Posted by: Erik M | Aug 4, 2017 11:14:46 PM

@Eric M

But isn't the broader context exactly what is at stake in this case? If there is such a creature as a 8A due process claim (as opposed an "as applied" claim.) what are the parameters of such due process claims? Kids, the DP, so why not government contractors in a war zone? What not punishment for adultery? Why not goat sex? The question because if there is a 8A due process claim (of which I am very dubious) then why is that due process concern only applied to some people/some context and not others?

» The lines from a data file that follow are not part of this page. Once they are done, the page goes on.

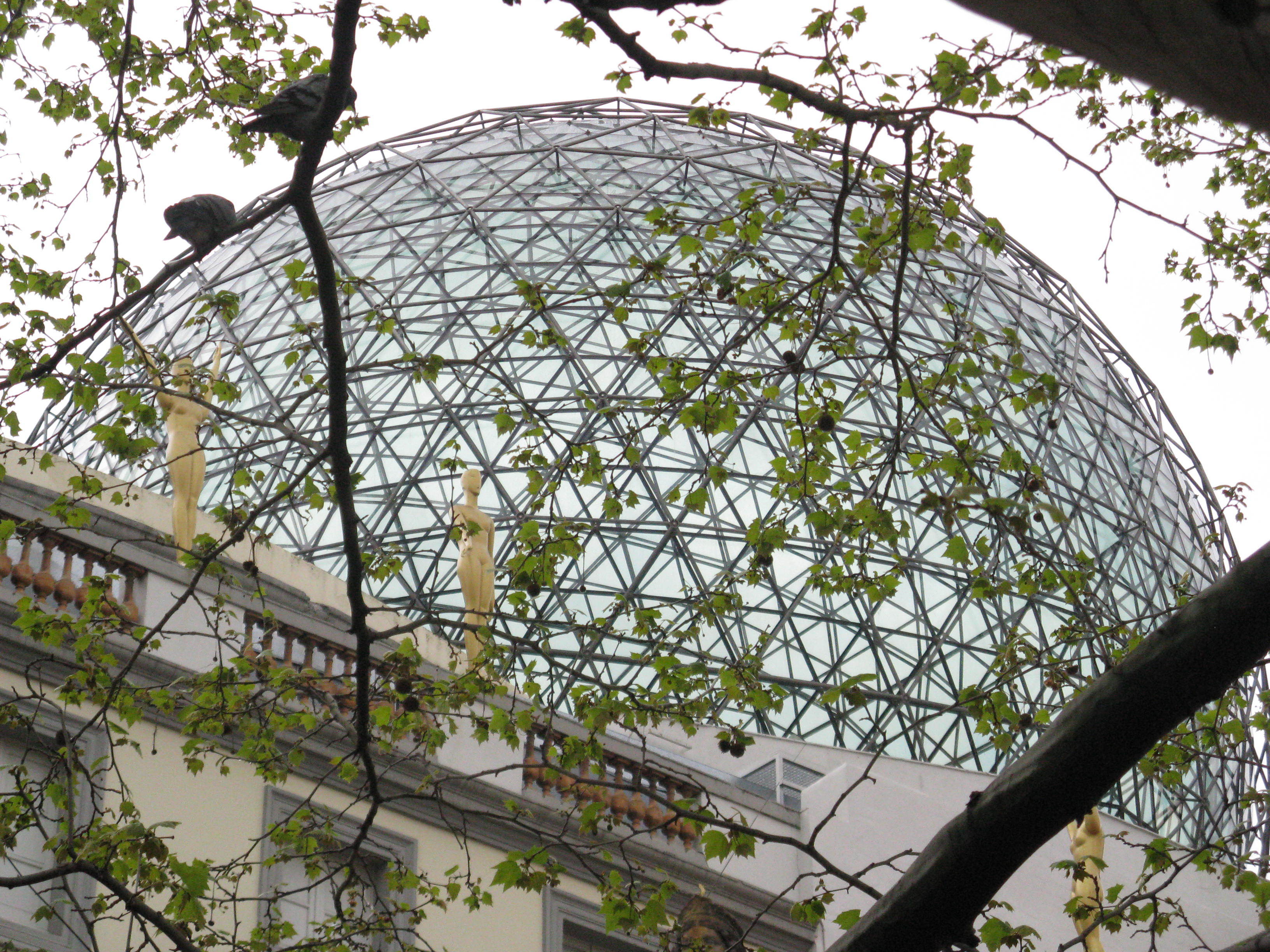 Dali-Museum in Figueres/Spanien: Glaskuppel
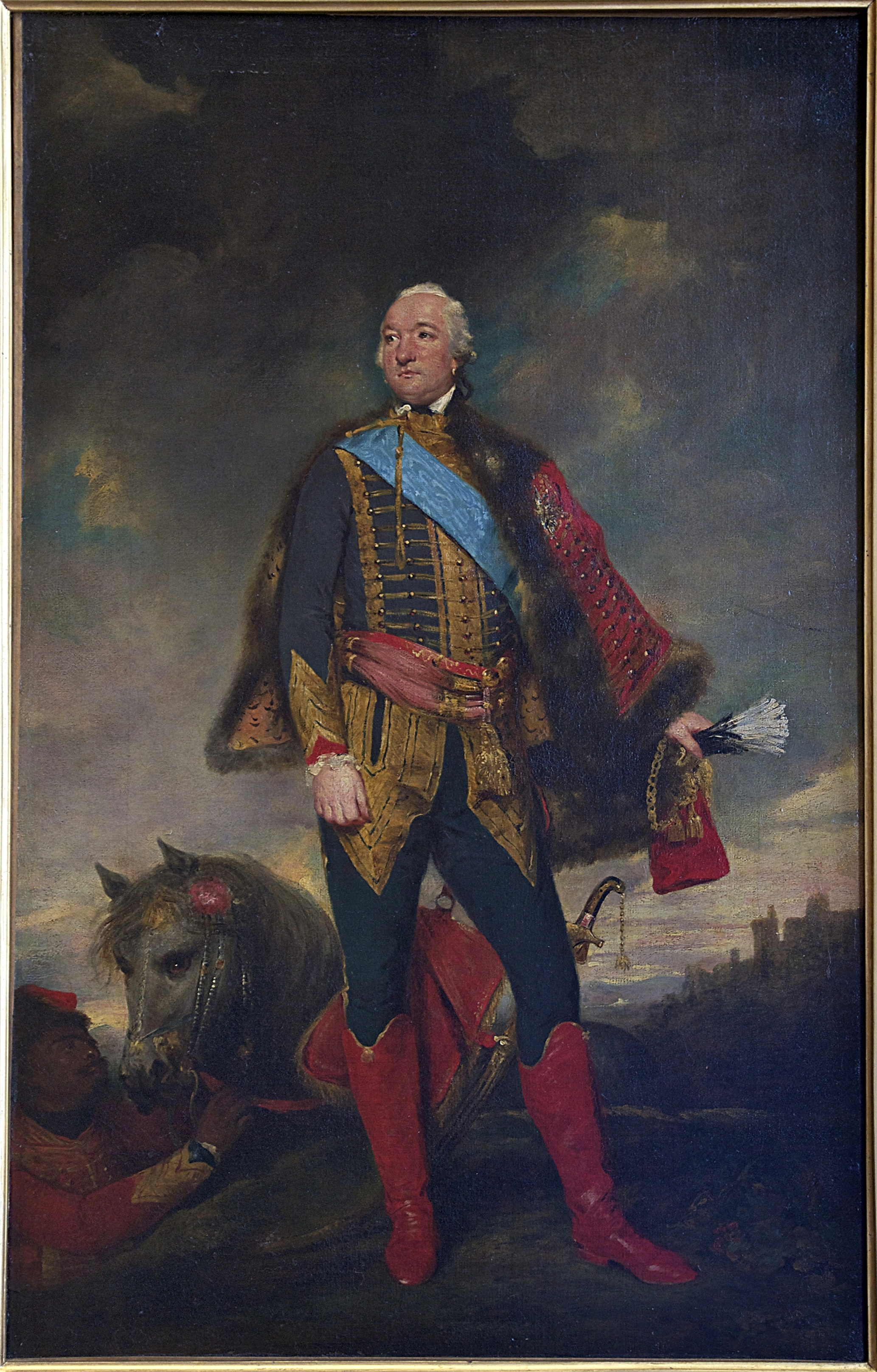 Louis Philippe d'Orléans, duc de Chartres (ultérieurement duc d'Orléans, puis Philippe-Egalité), en uniforme de hussards, copie d'après un original disparu
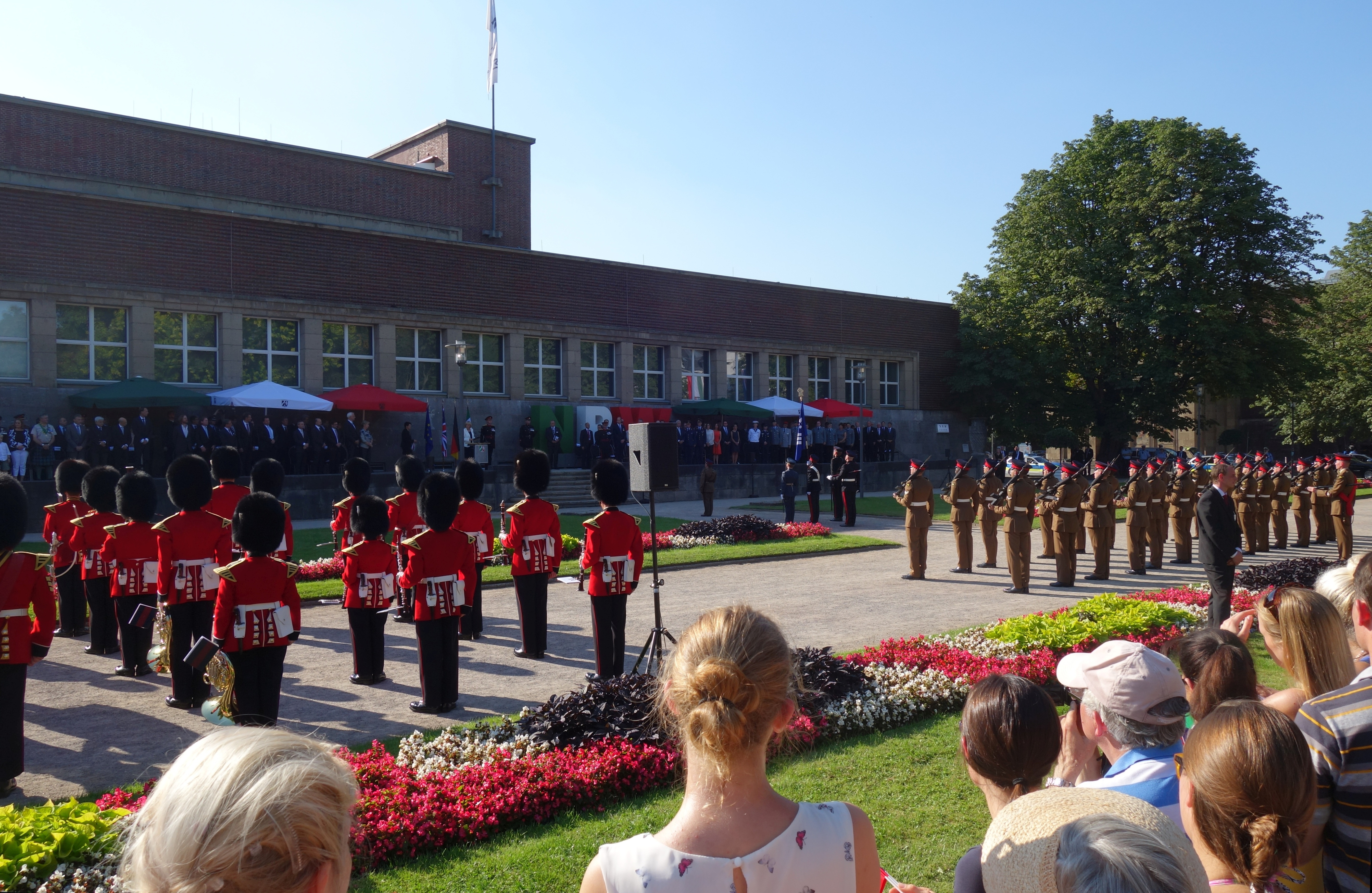 Düsseldorf Ehrenhof, NRW-Tag zum 70-jährigen Bestehen Nordrhein-Westfalens. Fahnenbandverleihung an die 20. Panzerbrigade der Britischen Streitkräfte in Deutschland, unter anderem unter der Anwesenheit von Prinz William und Hannelore Kraft, Ministerpräsidentin von Nordrhein-Westfalen.

One of the reasons I tend to be skeptical of due process claims in the sentencing context is because due process rulings almost always reduce to one of two categories. The first category is legal heat without any light where the appeals court bitches about process, a lot of dust gets kicked up, and the defendant on remand gets the exact same sentence he had before with a different process. This does not impress me other than as a waste of time and energy. The second category is where the judges feign they are complaining about due process but this is just a hint that they think the sentence is substantively unreasonable but they don't have a legal leg to stand on. Which, FWIW, is what I suspect happened in this case (as well as Graham and Miller). This does not impress me except as a matter of judicial deceit.

In every case the only meaningful question from the perspective of justice is whether or not the guilty party got the sentence he deserved. This is a very difficult question on which many people can and do disagree. But in my view due process claims in the sentencing context serve only to confuse and elide the substantive questions. They are, frankly, unhelpful.

Posted by: Daniel | Aug 5, 2017 12:20:22 PM

30 years is unconstitutional for manslaughter, but life in prison for shoplifting is OK? Yeah, right.